- About this exercise
Take the records below from their first line to the line with "Rosenbogen auf der", and restate those lines word for word.

======== Records

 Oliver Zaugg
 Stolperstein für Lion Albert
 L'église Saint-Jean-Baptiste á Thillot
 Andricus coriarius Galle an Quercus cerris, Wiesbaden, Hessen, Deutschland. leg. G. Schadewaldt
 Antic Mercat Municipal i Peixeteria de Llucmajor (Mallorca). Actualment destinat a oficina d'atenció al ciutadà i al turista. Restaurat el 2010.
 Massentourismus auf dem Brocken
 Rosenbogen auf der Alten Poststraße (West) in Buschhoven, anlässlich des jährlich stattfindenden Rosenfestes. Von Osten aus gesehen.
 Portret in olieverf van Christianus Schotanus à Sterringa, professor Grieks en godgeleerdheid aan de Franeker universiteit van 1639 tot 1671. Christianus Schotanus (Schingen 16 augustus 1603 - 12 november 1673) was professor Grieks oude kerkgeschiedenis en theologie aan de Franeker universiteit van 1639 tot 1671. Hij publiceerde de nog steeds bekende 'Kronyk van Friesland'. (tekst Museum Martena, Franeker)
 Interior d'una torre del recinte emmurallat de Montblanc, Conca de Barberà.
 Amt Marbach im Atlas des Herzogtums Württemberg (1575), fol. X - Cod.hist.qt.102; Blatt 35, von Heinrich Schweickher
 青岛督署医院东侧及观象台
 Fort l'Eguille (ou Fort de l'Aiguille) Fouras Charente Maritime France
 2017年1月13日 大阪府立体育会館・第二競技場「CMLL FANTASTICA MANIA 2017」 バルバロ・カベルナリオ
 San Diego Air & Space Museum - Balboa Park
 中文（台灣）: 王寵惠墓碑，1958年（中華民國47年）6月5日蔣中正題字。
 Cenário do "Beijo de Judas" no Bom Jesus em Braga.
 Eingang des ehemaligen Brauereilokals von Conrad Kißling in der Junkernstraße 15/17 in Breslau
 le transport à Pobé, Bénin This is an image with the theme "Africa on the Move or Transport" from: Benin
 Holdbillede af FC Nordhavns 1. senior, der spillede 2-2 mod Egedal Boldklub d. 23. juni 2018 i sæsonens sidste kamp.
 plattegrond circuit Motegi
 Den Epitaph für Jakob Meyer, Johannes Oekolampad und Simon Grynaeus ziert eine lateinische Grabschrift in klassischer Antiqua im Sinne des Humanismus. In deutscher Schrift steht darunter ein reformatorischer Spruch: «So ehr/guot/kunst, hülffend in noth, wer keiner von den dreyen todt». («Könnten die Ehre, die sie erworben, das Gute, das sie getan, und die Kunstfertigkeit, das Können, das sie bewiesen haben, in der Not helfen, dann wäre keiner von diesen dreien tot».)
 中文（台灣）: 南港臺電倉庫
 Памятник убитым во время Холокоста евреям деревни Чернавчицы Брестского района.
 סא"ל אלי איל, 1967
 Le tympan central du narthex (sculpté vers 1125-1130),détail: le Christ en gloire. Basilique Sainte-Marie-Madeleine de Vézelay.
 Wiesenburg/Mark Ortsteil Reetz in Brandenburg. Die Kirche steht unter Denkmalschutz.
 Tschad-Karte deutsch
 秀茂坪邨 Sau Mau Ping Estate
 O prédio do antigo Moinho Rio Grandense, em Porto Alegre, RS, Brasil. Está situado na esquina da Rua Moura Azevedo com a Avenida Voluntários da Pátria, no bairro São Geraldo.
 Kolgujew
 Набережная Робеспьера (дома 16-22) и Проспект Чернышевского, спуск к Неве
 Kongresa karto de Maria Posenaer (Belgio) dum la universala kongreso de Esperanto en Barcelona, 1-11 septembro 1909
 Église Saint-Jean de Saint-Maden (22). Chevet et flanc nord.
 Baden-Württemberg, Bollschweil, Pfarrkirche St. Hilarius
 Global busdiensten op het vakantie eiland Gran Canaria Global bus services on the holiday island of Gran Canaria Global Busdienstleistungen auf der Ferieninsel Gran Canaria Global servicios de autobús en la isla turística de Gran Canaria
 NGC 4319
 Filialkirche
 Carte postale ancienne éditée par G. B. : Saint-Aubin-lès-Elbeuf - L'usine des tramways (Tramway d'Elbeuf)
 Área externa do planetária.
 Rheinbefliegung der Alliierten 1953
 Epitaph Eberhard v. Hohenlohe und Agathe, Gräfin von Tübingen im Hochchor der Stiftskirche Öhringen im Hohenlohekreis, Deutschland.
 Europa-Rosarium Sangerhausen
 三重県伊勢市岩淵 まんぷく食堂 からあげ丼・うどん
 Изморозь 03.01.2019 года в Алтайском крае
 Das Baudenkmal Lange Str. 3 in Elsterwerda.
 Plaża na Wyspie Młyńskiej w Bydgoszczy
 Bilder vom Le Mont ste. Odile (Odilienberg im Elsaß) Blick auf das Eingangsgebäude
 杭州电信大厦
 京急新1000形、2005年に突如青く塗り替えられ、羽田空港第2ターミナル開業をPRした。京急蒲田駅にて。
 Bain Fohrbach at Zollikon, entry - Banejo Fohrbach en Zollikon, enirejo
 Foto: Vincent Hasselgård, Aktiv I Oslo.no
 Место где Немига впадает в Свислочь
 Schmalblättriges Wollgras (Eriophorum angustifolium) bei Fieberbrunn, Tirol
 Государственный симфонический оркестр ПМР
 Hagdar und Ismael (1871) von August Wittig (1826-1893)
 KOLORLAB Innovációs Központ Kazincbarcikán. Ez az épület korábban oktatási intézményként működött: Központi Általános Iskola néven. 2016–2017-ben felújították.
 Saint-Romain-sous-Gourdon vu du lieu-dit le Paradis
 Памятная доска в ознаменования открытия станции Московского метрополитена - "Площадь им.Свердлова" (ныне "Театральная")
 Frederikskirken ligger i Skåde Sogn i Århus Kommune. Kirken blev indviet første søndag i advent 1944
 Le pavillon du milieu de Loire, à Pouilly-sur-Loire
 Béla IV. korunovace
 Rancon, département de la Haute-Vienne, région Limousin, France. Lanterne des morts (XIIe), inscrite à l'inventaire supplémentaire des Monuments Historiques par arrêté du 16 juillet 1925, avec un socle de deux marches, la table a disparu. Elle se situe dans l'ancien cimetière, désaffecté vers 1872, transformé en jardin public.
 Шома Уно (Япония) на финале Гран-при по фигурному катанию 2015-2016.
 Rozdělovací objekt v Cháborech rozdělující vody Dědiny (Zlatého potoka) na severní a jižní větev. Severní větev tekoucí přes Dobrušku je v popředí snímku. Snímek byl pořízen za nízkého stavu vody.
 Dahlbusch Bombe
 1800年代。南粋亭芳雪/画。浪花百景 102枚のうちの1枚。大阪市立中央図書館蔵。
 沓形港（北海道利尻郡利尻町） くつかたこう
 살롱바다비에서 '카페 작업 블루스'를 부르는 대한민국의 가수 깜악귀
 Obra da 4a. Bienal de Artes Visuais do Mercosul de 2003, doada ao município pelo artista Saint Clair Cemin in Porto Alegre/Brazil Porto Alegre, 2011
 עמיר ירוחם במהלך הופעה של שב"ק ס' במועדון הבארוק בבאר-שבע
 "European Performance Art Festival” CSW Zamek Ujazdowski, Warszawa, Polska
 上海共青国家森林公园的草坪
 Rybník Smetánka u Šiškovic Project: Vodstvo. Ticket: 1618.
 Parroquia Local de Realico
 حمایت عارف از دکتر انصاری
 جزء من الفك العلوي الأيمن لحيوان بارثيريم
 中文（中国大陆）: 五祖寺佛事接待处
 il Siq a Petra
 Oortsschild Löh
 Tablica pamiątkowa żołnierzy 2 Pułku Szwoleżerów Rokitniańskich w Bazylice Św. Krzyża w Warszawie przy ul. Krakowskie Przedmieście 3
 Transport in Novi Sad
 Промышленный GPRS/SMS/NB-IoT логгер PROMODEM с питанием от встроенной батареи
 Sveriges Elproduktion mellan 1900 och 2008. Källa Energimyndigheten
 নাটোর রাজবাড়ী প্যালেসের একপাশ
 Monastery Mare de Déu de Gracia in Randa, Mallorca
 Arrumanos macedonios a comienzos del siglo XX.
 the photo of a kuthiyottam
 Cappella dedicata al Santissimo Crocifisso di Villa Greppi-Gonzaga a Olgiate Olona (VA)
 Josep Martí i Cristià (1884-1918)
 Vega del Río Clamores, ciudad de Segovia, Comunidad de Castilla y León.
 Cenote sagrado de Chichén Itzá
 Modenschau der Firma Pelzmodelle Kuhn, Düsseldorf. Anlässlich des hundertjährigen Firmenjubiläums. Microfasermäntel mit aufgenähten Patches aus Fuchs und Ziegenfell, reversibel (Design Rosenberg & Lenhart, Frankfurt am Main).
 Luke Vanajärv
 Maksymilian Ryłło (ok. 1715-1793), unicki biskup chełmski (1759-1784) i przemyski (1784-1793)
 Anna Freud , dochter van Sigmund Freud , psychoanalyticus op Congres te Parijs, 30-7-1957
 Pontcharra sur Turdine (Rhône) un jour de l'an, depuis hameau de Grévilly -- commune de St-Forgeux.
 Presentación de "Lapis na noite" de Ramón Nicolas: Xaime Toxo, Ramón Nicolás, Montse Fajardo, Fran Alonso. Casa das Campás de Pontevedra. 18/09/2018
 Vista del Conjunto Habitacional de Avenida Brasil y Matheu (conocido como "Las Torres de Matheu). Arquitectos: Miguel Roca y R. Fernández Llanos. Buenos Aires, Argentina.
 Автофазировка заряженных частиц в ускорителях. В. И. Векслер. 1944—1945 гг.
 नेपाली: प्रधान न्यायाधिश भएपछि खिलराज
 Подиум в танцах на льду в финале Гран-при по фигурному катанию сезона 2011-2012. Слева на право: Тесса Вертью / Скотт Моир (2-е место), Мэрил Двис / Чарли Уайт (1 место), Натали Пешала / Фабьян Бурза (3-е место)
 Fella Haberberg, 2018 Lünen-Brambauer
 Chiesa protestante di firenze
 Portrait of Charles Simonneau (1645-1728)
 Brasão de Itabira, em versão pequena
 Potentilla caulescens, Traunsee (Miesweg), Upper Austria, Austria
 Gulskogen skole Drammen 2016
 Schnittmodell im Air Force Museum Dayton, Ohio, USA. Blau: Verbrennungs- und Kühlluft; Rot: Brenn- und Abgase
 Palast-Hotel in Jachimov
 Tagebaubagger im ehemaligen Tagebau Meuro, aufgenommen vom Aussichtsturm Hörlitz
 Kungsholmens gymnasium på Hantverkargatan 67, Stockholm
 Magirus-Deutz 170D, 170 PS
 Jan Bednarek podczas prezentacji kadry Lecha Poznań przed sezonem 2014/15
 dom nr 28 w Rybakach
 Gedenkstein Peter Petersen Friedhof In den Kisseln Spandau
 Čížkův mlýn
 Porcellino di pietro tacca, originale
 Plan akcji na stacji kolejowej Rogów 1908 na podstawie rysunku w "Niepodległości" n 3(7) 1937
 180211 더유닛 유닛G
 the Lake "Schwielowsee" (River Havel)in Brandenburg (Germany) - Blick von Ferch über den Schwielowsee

================

- Task response
 Oliver Zaugg
 Stolperstein für Lion Albert
 L'église Saint-Jean-Baptiste á Thillot
 Andricus coriarius Galle an Quercus cerris, Wiesbaden, Hessen, Deutschland. leg. G. Schadewaldt
 Antic Mercat Municipal i Peixeteria de Llucmajor (Mallorca). Actualment destinat a oficina d'atenció al ciutadà i al turista. Restaurat el 2010.
 Massentourismus auf dem Brocken
 Rosenbogen auf der Alten Poststraße (West) in Buschhoven, anlässlich des jährlich stattfindenden Rosenfestes. Von Osten aus gesehen.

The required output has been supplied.